Give back the lines below verbatim, omitting all pictures.

____ Data segment

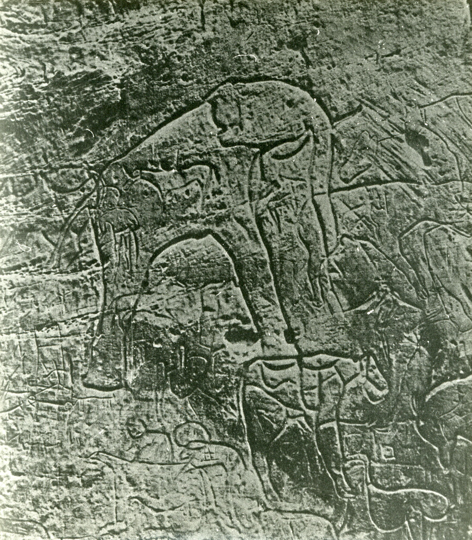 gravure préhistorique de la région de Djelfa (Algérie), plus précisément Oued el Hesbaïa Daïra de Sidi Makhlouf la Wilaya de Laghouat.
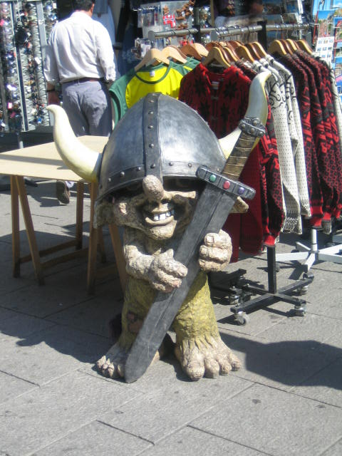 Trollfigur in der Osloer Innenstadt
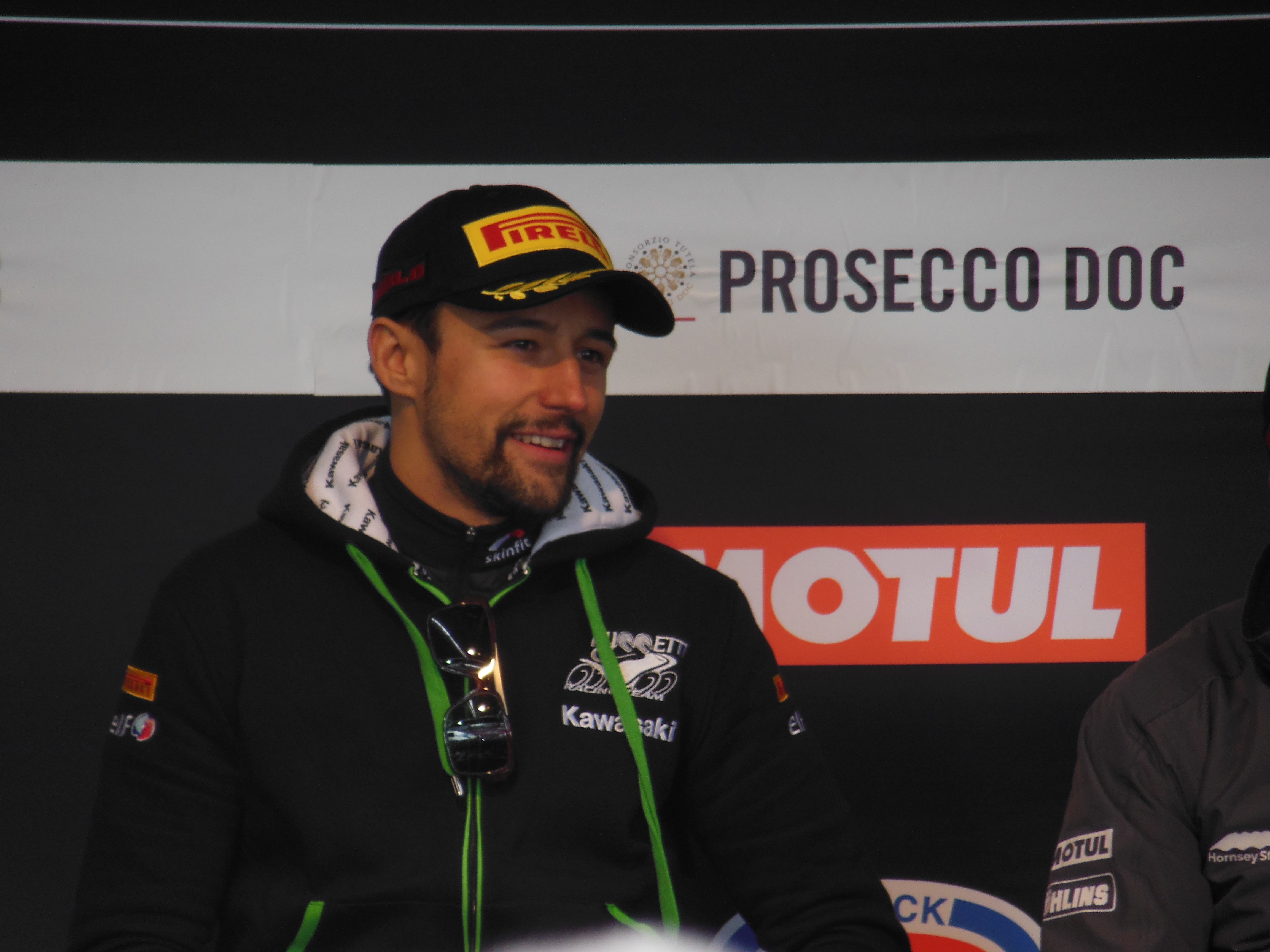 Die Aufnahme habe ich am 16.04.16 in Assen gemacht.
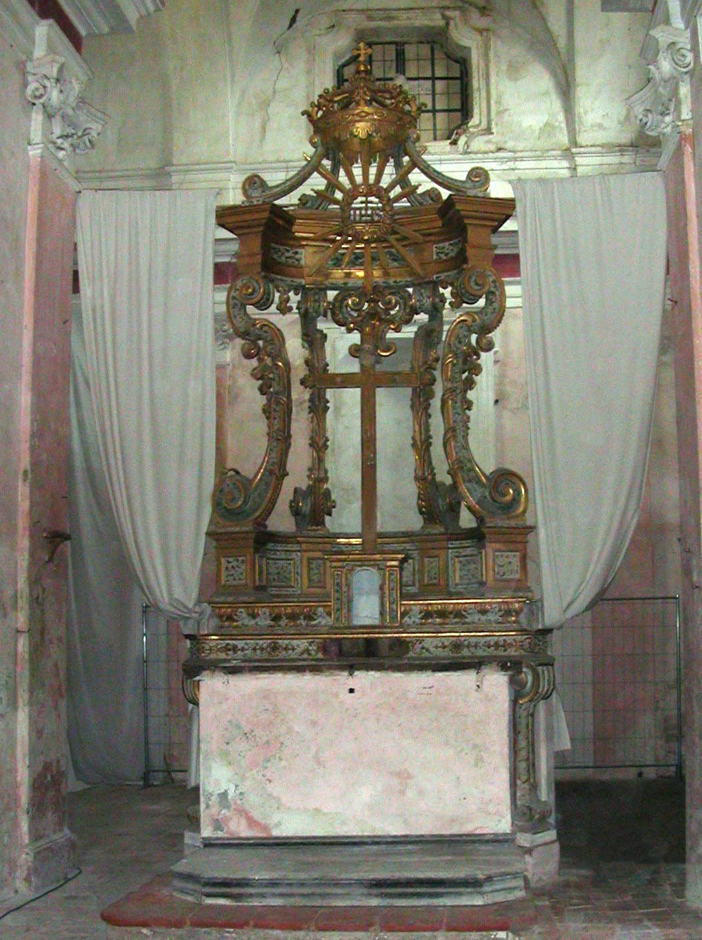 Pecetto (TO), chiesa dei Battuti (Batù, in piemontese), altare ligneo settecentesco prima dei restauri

________

## Exercise solution
 gravure préhistorique de la région de Djelfa (Algérie), plus précisément Oued el Hesbaïa Daïra de Sidi Makhlouf la Wilaya de Laghouat.
 Trollfigur in der Osloer Innenstadt
 Die Aufnahme habe ich am 16.04.16 in Assen gemacht.
 Pecetto (TO), chiesa dei Battuti (Batù, in piemontese), altare ligneo settecentesco prima dei restauri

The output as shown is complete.